→ Exercise prompt
Would you output the entries below only from the line containing "0.005 | 0.032 |" through the line containing "0.01 | 0.04 |", exactly as they stand and with both ends included?

╔══

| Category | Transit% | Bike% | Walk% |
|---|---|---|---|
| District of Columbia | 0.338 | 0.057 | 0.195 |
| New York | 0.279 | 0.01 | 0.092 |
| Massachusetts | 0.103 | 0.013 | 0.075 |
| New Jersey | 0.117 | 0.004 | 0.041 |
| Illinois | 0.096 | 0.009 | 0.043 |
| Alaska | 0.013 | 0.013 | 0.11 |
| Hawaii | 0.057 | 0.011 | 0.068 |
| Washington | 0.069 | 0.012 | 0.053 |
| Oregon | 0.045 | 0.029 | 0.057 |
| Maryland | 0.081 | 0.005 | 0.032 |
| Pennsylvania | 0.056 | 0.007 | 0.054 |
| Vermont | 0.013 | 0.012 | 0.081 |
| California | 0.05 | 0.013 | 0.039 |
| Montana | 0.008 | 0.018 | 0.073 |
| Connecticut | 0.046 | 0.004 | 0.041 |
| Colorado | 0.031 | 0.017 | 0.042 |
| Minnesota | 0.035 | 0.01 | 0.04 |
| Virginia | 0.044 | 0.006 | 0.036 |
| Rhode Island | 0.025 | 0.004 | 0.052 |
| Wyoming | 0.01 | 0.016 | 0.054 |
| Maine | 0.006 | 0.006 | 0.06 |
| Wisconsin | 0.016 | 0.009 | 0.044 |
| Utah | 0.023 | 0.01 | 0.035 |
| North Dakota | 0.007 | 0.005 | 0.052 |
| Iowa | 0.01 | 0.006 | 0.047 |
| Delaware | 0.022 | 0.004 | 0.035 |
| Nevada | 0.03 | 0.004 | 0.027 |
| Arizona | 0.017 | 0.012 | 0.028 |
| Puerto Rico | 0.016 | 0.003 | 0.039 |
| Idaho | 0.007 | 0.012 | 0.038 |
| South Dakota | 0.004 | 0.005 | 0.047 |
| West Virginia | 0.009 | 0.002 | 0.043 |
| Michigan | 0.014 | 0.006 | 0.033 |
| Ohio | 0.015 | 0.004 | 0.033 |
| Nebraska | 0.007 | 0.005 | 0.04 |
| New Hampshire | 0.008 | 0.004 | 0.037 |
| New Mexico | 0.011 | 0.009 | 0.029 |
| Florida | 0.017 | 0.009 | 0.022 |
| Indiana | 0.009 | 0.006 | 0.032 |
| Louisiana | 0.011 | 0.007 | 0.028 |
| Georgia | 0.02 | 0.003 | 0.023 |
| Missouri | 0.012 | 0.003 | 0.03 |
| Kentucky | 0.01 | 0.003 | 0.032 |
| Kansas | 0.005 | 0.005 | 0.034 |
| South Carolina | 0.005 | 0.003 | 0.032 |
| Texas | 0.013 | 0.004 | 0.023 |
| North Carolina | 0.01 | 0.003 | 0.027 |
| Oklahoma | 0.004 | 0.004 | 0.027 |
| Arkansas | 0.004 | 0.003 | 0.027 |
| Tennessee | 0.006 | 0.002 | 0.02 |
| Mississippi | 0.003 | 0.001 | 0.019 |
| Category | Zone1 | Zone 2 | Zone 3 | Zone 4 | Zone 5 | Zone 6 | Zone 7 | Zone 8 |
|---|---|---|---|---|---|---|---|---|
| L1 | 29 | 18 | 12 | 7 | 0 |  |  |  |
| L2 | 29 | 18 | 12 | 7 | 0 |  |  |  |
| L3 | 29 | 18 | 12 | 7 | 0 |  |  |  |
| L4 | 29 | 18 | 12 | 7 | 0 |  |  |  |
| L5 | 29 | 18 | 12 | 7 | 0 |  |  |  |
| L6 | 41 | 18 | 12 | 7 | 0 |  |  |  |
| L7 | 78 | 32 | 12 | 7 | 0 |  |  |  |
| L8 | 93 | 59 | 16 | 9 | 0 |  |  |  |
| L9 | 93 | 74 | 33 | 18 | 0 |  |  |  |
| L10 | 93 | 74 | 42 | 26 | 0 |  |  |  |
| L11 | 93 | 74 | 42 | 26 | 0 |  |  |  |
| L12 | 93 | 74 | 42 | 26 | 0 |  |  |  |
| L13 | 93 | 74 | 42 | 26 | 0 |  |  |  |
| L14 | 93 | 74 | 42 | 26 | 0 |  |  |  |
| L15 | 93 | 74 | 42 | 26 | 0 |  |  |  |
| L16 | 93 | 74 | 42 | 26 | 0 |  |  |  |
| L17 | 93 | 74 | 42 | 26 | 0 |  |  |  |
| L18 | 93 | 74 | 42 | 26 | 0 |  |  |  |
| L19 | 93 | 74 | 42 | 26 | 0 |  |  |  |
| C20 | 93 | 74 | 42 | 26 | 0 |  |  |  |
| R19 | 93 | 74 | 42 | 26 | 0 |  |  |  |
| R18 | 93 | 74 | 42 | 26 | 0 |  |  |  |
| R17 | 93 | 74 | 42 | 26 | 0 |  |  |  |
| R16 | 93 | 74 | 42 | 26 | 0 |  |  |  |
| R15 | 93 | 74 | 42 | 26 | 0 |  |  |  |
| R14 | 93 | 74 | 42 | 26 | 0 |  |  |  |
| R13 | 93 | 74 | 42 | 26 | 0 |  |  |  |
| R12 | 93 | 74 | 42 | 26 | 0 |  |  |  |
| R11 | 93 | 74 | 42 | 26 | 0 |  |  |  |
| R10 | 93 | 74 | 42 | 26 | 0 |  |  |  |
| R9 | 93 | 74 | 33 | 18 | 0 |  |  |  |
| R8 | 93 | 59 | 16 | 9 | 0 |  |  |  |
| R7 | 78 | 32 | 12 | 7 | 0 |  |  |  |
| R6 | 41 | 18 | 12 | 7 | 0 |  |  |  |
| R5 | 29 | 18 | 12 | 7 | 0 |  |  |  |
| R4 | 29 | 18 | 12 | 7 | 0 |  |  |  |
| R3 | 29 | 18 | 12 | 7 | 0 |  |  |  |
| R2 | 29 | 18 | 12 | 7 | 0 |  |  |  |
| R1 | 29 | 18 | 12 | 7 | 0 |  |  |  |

╚══

→ Answer to this task
| Maryland | 0.081 | 0.005 | 0.032 |
| Pennsylvania | 0.056 | 0.007 | 0.054 |
| Vermont | 0.013 | 0.012 | 0.081 |
| California | 0.05 | 0.013 | 0.039 |
| Montana | 0.008 | 0.018 | 0.073 |
| Connecticut | 0.046 | 0.004 | 0.041 |
| Colorado | 0.031 | 0.017 | 0.042 |
| Minnesota | 0.035 | 0.01 | 0.04 |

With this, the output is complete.